Now don’t get me wrong, I plan to watch as much of the competition as I can during the actual games, and am intrigued to see what Danny Boyle will have come up with for the opening ceremony. I am quietly excited at the prospect of Brits doing well, even if we do best at ‘sitting-down sports’! It’s the rest of it that is making me so angry. Here’s a few things I have read that have irked. Some may be urban myths, started by some games humbugs, it’s difficult to tell, but I have a horrible feeling that they are all quite true.
• All caterers involved with the games must not publically divulge their association for fear of upsetting the main food sponsor of the games. Not just during the games mind, but for 12 years afterwards!
• The official food and drinks sponsors of the games. Well, you don’t need me to tell you who they are, but shouldn’t the games be used as a massive opportunity to promote healthy diets?
• The UK has many of the finest brewery’s in the world, but if you go to an olympic event and fancy a pint, the only one at the bar will be Heineken. Remember their old slogan – ‘reaches parts other beers don’t reach’? Well only by paying large wads of cash and making it illegal for the other beers to even try…
• So you want to pay for an olympic ticket, or if you can bring yourself to drink / eat it, an official olympic beverage or hamburger, and you have run out of cash and need to use a card. Well, you can’t use Mastercard, American Express or any of the other cards aside from the official sponsor of the games.
• The ticketing system has been a complete fiasco. Overcomplicated and overpriced.
• Opportunities to put on free events like the marathon, road race and triathlon, have been massively limited by keeping the routes to small ‘laps’.
• The volunteers working on the games have been issued very strict instructions not to tweet or facebook what they are doing, who they are working with, or where they are, whilst working. Surely this is one of the reasons why plenty of folk volunteered?
• I received a number of calls from folk in Sheffield who were involved with organising the torch route party in the city, asking if I could show some adventure films on a big screen and other similar requests. Of course I said, what’s your bufget? Oh, no, they said, it’s all being done voluntarily. They can’t have it both ways – massive sponsorship deals and massive voluntary contributions.
• When we were driving south along Loch Lomond a few weeks ago we started to see signs telling us to expect long delays as the torch relay passed in the opposite direction. I actually thought cool, it’d be nice to actually see the torch. Not so. We passed in excess of 50 vehicles, mostly branded up with sponsors logos, and never saw the torch. It wasn’t even held aloft from one of the vehicles. What a monumental waste of resources. I like the fact that it has brought lots of people together, but it feels very much like the emperor’s new clothes.

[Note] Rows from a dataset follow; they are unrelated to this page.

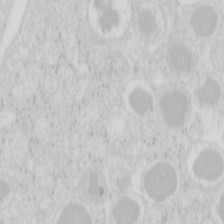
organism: Mouse
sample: Pancreas
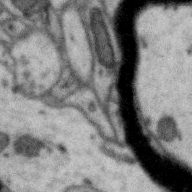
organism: Zebra finch
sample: Brain
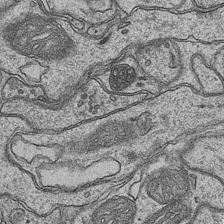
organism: Mouse
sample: CA1 Hippocampus
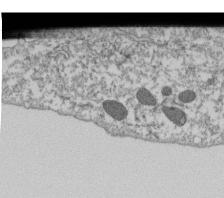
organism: Dictyostelium discoideum
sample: Dictyostelium multivesicular bodies
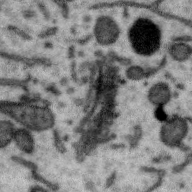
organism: Zebra finch
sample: Brain
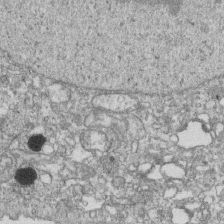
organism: Human
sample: HeLa cell HIV synapse
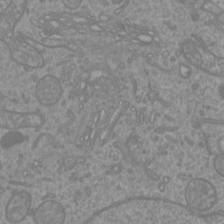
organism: Mouse
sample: Cortical neurons
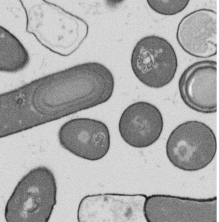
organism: B. subtilis
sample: Bacterial spore
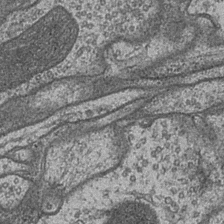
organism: Drosophila
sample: Optic medulla
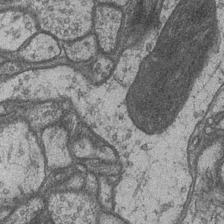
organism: Drosophila
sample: Optic medulla

• How is it that some torch bearers have been selling their torches, which they could buy for nearly £500 (criminal in itself) for £150,000 on ebay? The world we live in is clearly broken in a big way.
I am sure that there are plenty more examples that will rear their ugly heads over the coming month, but the above list is enough to have left a pretty bitter taste in my mouth about the whole thing.
Bring on the actual sport, and let’s get the other nonsense out of the way.